Problem to work on: Every line of the listing below from the one with "الجلسة الافتتاحية من" up to and including the one with "Museo Vazquez Díaz (Nerva, 2018)" should be retyped exactly, and nothing else; pictures are not part of the copy.

Input for this task:
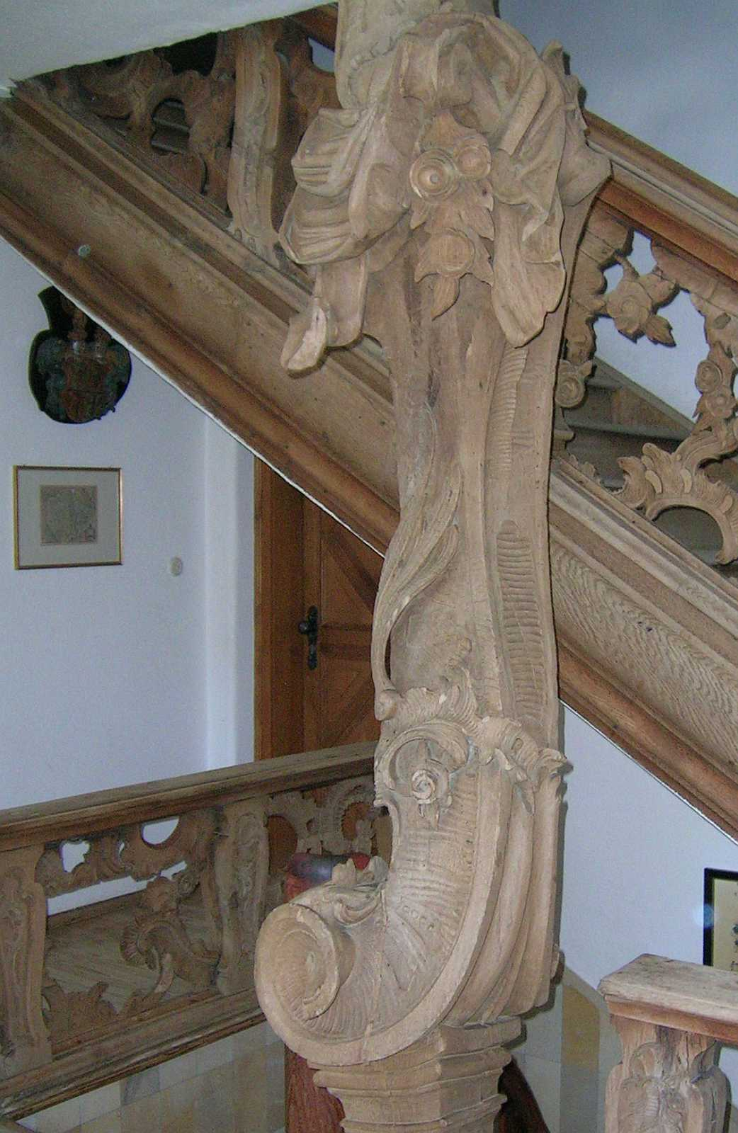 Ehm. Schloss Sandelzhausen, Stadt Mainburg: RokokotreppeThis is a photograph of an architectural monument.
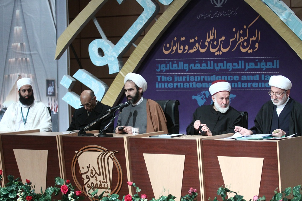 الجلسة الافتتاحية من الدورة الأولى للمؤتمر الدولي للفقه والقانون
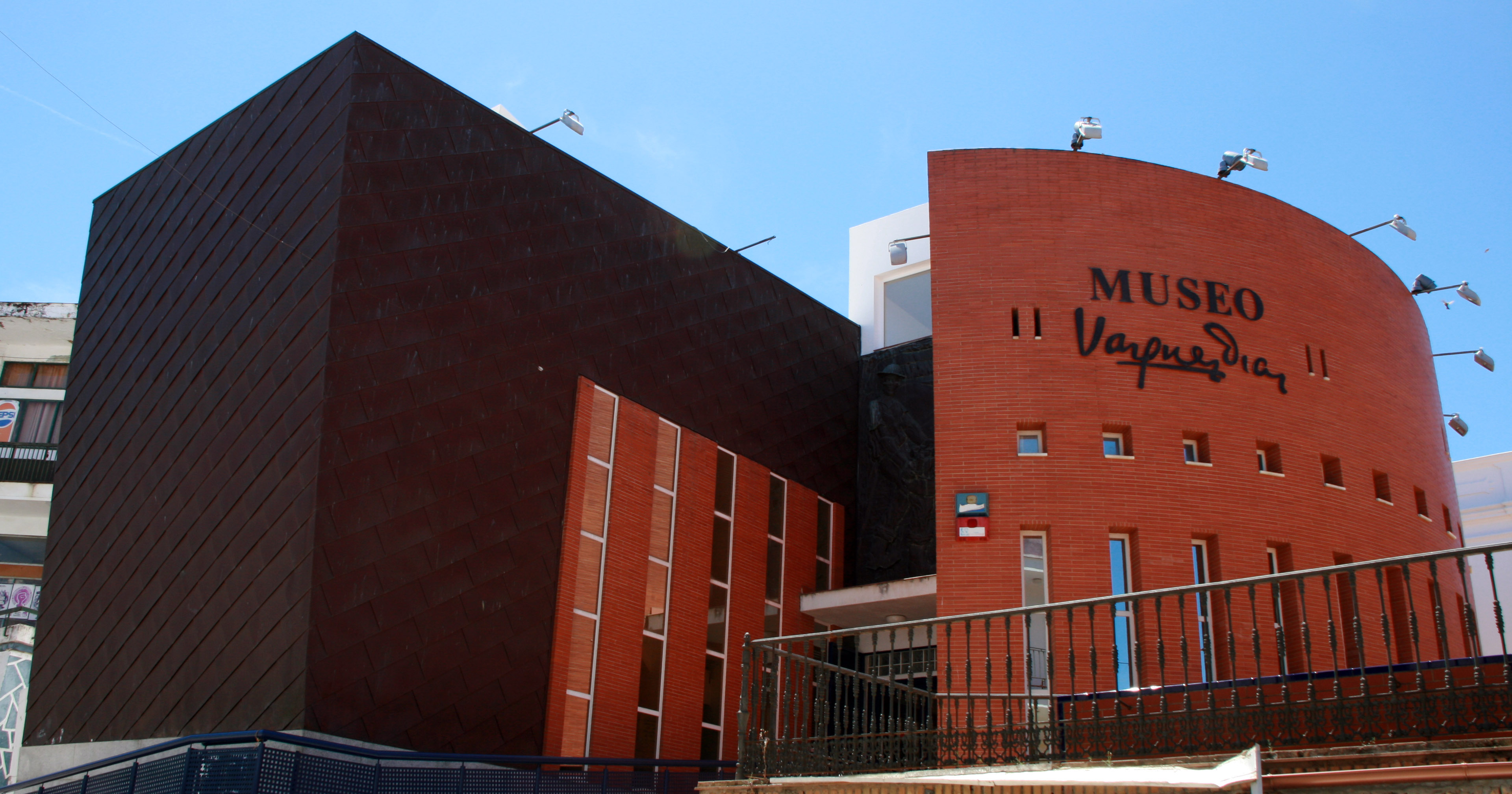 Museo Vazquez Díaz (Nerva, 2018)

...

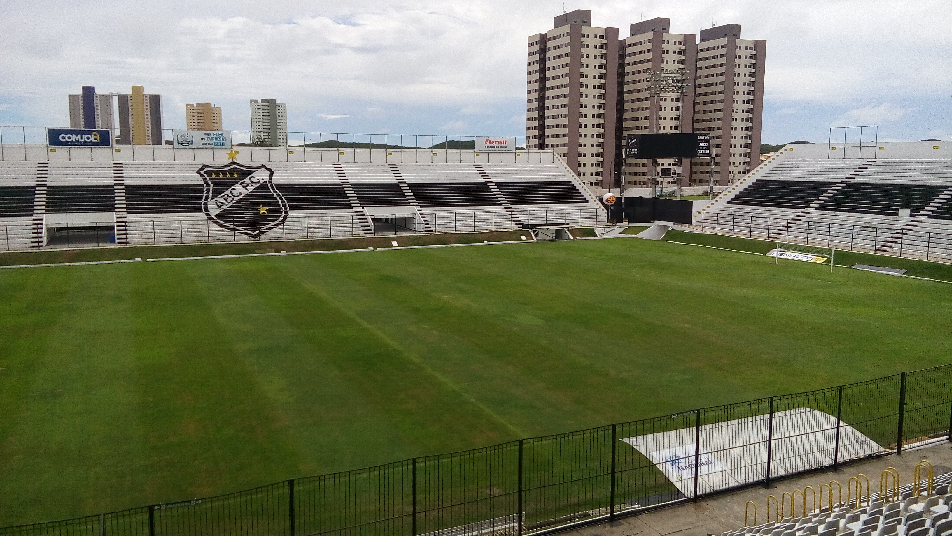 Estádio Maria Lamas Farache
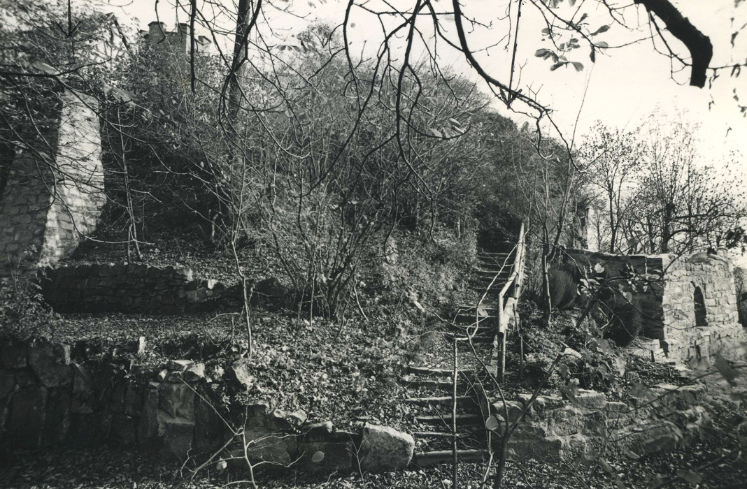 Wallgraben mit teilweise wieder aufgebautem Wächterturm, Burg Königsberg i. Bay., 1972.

---

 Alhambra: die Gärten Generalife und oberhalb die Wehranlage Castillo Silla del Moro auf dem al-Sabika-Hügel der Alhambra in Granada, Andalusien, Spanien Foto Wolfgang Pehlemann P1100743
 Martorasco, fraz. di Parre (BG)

Problem solution:
 الجلسة الافتتاحية من الدورة الأولى للمؤتمر الدولي للفقه والقانون
 Museo Vazquez Díaz (Nerva, 2018)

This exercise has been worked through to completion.